**YOUR ASSIGNMENT**
Return only the line containing "Samsun'un Tekkeköy ilçesinde" and each line after it, exactly as written, through the end of the records.

-------- DATA --------

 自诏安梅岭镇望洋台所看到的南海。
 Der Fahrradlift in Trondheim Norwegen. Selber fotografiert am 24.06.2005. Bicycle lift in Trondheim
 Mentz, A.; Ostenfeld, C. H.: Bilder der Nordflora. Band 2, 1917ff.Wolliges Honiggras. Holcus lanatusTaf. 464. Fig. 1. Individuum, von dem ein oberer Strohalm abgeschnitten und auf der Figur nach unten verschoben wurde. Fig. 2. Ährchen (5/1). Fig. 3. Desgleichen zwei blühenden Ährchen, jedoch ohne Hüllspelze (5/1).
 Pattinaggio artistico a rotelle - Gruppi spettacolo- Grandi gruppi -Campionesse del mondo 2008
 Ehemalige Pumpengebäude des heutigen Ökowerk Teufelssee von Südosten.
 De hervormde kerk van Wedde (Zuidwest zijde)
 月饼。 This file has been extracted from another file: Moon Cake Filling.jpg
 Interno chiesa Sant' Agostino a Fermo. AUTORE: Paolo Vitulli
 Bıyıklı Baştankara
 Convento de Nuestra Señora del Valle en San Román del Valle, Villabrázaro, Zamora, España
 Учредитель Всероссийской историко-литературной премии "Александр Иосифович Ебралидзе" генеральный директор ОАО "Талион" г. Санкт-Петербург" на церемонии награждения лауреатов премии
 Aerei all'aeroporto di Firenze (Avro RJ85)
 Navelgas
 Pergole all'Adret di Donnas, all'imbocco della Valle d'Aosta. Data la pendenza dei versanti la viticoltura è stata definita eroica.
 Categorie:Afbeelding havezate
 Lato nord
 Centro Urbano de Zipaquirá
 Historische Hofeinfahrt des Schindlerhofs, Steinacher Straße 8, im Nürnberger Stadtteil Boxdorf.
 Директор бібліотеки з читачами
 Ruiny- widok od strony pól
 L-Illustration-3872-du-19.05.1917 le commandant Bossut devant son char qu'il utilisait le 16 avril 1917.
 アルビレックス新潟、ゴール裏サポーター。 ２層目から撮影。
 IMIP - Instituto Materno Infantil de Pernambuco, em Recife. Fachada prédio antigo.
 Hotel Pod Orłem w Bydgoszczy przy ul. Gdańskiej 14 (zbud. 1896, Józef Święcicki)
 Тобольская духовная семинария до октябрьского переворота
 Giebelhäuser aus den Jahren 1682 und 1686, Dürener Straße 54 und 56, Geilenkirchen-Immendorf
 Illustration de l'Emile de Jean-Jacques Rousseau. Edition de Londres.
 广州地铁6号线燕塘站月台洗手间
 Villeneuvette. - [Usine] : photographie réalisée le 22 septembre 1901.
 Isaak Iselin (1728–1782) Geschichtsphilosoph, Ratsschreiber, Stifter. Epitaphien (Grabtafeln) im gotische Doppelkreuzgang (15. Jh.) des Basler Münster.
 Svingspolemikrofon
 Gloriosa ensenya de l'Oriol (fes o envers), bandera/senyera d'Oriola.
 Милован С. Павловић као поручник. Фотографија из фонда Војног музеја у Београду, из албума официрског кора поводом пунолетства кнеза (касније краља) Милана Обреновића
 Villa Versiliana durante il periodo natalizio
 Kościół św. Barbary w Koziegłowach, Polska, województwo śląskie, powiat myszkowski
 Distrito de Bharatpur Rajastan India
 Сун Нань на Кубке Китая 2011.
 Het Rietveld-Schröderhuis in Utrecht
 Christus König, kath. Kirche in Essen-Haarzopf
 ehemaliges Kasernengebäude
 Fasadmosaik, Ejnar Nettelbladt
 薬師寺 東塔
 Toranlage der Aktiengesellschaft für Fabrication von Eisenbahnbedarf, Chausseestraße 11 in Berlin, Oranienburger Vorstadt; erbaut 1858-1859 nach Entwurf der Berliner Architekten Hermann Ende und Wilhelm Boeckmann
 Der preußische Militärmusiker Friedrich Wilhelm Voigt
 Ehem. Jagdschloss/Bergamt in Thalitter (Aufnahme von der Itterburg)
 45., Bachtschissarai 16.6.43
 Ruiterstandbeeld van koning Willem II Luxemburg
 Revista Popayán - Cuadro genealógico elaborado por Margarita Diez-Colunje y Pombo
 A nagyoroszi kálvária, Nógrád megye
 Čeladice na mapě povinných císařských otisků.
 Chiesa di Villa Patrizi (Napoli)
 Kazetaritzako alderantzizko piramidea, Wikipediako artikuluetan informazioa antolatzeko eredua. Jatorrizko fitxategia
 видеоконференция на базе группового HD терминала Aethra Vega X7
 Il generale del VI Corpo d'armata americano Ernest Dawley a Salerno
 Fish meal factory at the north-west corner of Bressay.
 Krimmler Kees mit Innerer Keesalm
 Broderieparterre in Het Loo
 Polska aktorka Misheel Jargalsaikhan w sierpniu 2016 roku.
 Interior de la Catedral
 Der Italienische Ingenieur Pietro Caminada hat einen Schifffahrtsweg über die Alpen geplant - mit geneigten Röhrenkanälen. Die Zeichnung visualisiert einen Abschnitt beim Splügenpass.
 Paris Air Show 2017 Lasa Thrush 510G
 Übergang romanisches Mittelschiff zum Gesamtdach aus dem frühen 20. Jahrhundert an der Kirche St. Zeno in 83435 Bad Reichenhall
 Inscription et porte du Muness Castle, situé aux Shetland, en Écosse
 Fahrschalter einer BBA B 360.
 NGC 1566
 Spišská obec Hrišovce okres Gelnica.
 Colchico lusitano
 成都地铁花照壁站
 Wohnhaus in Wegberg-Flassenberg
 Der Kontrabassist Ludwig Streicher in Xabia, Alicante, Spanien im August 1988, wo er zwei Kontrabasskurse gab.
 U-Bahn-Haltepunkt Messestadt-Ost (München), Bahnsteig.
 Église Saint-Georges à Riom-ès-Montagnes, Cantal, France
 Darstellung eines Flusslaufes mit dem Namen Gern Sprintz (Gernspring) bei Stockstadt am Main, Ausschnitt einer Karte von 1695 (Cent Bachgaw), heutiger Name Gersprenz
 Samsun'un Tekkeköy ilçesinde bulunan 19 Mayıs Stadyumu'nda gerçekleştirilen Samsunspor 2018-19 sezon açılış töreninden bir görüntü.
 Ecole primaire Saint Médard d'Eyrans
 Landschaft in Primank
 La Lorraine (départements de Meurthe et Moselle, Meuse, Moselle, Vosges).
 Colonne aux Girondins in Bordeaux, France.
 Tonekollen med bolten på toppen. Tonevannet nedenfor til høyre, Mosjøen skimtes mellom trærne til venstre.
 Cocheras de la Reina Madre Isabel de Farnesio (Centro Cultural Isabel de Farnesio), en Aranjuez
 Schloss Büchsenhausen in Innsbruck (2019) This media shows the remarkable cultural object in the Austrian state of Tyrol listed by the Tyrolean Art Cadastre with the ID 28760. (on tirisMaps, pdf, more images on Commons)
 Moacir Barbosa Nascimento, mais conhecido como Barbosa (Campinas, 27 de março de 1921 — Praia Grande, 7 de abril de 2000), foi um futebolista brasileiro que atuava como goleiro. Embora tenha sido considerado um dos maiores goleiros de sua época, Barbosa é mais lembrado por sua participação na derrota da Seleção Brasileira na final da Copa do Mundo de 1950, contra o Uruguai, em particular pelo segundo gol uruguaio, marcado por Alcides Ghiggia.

--------

**WORKED SOLUTION**
 Samsun'un Tekkeköy ilçesinde bulunan 19 Mayıs Stadyumu'nda gerçekleştirilen Samsunspor 2018-19 sezon açılış töreninden bir görüntü.
 Ecole primaire Saint Médard d'Eyrans
 Landschaft in Primank
 La Lorraine (départements de Meurthe et Moselle, Meuse, Moselle, Vosges).
 Colonne aux Girondins in Bordeaux, France.
 Tonekollen med bolten på toppen. Tonevannet nedenfor til høyre, Mosjøen skimtes mellom trærne til venstre.
 Cocheras de la Reina Madre Isabel de Farnesio (Centro Cultural Isabel de Farnesio), en Aranjuez
 Schloss Büchsenhausen in Innsbruck (2019) This media shows the remarkable cultural object in the Austrian state of Tyrol listed by the Tyrolean Art Cadastre with the ID 28760. (on tirisMaps, pdf, more images on Commons)
 Moacir Barbosa Nascimento, mais conhecido como Barbosa (Campinas, 27 de março de 1921 — Praia Grande, 7 de abril de 2000), foi um futebolista brasileiro que atuava como goleiro. Embora tenha sido considerado um dos maiores goleiros de sua época, Barbosa é mais lembrado por sua participação na derrota da Seleção Brasileira na final da Copa do Mundo de 1950, contra o Uruguai, em particular pelo segundo gol uruguaio, marcado por Alcides Ghiggia.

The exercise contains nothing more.